Process fast api multi-user-CodePudding

I'm studying the process of distributing artificial intelligence modules through fastapi.

I'm going to take a load test

I created an api that answers questions through fastapi using a pre-learned model.

In this case, it is not a problem for one user to use it, but when multiple users use it at the same time, the response may be too slow.

So when multiple users enter a question, is there any way to copy the model and put it in at once?


class sentencebert_ai():
    def __init__(self) -> None:
        super().__init__()

 def ask_query(self,query, topN):
        startt = time.time()

        ask_result = []
        score = []
        result_value = []  
        embedder = torch.load(model_path)
        corpus_embeddings = embedder.encode(corpus, convert_to_tensor=True)
        query_embedding = embedder.encode(query, convert_to_tensor=True)
        cos_scores = util.pytorch_cos_sim(query_embedding, corpus_embeddings)[0] #torch.Size([121])121개의 말뭉치에 대한 코사인 유사도 값이다.
        cos_scores = cos_scores.cpu()

        top_results = np.argpartition(-cos_scores, range(topN))[0:topN]
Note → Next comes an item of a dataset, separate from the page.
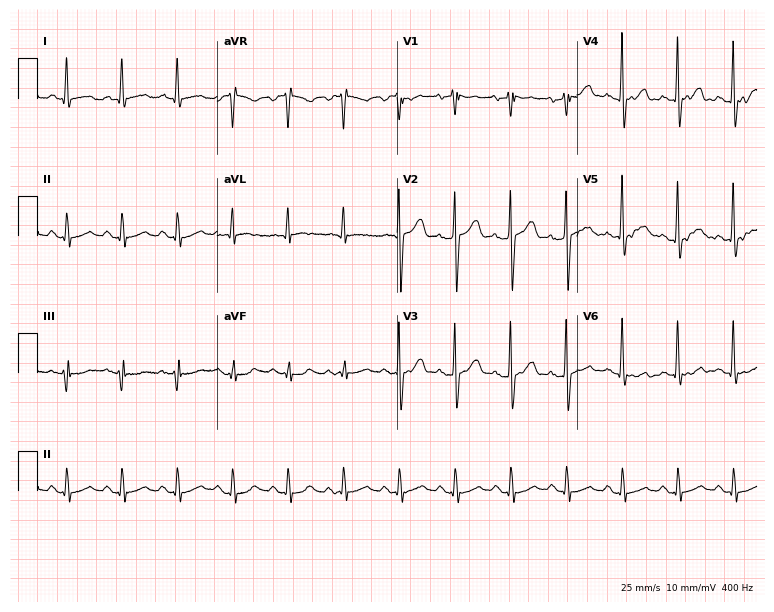
Standard 12-lead ECG recorded from a male patient, 51 years old. The tracing shows sinus tachycardia (a sinus rate of 100 beats per minute or more).

        for idx in top_results[0:topN]:        
            ask_result.append(corpusid[idx].item())
            #.item()으로 접근하는 이유는 tensor(5)에서 해당 숫자에 접근하기 위한 방식이다.
            score.append(round(cos_scores[idx].item(),3))

        #서버에 json array 형태로 내보내기 위한 작업
        for i,e in zip(ask_result,score):
            result_value.append({"pred_id":i,"pred_weight":e})
        endd = time.time()
        print('시간체크',endd-startt)
        return result_value
        # return ','.join(str(e) for e in ask_result),','.join(str(e) for e in score)



class Item_inference(BaseModel):
    text : str
    topN : Optional[int] = 1

@app.post("/retrieval", tags=["knowledge recommendation"])
async def Knowledge_recommendation(item: Item_inference):
  
    # db.append(item.dict())
    item.dict()
    results = _ai.ask_query(item.text, item.topN)

    return results


if __name__ == "__main__":
    parser = argparse.ArgumentParser()
    parser.add_argument("--port", default='9003', type=int)
    # parser.add_argument("--mode", default='cpu', type=str, help='cpu for CPU mode, gpu for GPU mode')
    args = parser.parse_args()

    _ai = sentencebert_ai()
    uvicorn.run(app, host="0.0.0.0", port=args.port,workers=4)

CodePudding user response：

Firstly, you should not load your model every time a request arrives, but rahter have it loaded once at startup (you could use the startup event for this) and store it on the app instance, which you can later retrieve, as described here and here. For instance:

@app.on_event("startup")
async def startup_event():
    app.state.model = torch.load(model_path)

from fastapi import Request

@app.post("/")
async def your_endpoint(request: Request):
        model = request.app.state.model
        # then pass it to your ask_query function

Secondly, if you do not have to await for coroutines in your route, then you should rather define your route with def instead of async def. In this way, FastAPI will process the requests concurrently (each will run in a separate thread), whereas async def routes run on the main thread, i.e., the server processes the requests sequentially (as long as there is no await call to I/O-bound operations inside such routes). Please have a look at the answers here and here, as well as all the references included in them, to understand the concept of async/await, and the difference between using def and async def.